Nowadays Pagans and Wiccans and Celtic historians are the pretty much the only ones who celebrate it; Roman Catholics ran it through the syncretism machine and it came out the other side as St. Bridgid’s Day. Protestants and Anabaptists don’t really celebrate it, although I maintain they do without knowing. There’s always a big party with an abundance of food and friends, a contest of skill and feats of strength, music and lights. It’s ostensibly about the Super Bowl, but I usually find that it’s about that small part inside all of us that moves in rhythm with the Holy Days. Deep in ourselves is that desire to celebrate, to feast, to welcome hope.

So why do I notice Imbolc at all, and isn’t it very witchy of me and sort of not Christian? Well, my take on the matter is this. I think “the earth is the Lord’s and the fullness thereof.” God created us to enjoy celebrations, and for a Christian to overlook Imbolc is particularly sad. The very name of the festival is from Old Irish term for pregnant lambs.

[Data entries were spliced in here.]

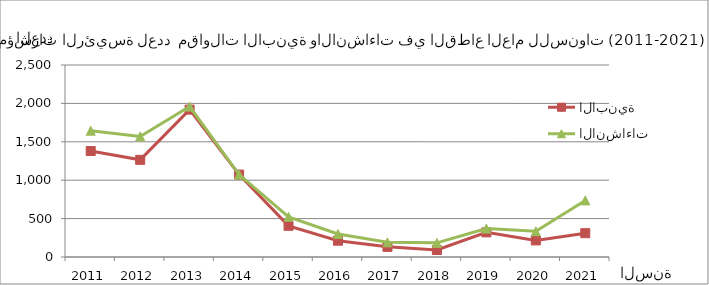
| Category | الابنية | الانشاءات |
|---|---|---|
| 2011.0 | 1380 | 1644 |
| 2012.0 | 1265 | 1570 |
| 2013.0 | 1919 | 1959 |
| 2014.0 | 1073 | 1073 |
| 2015.0 | 406 | 523 |
| 2016.0 | 212 | 299 |
| 2017.0 | 132 | 191 |
| 2018.0 | 91 | 184 |
| 2019.0 | 321 | 370 |
| 2020.0 | 216 | 335 |
| 2021.0 | 310 | 737 |

It’s a whole holiday celebrating the hope of new life and the birth of the lambs. So on Imbolc those of us who follow Him are well within our faith to be celebrating the Birth of The Lamb Of God who takes away the sins of the world.

Pagans and Wiccans point to Groundhog Day, which is always on February 2, as the “new Imbolc” and strictly speaking I guess that’s true, seeing as how Imbolc is 1 February on the calendar. But I sure don’t think it’s an accident that we have ended up finding an excuse for a big party within a week of that date. I think our hunger for feasting, for gathering with friends and loved ones, for lights and music and the carefree spirit is all a hunger for our return to God and the souls who’ve left us.

So I’ll celebrate the Festival of The Birth Of The Lamb happily and with the joy of hope.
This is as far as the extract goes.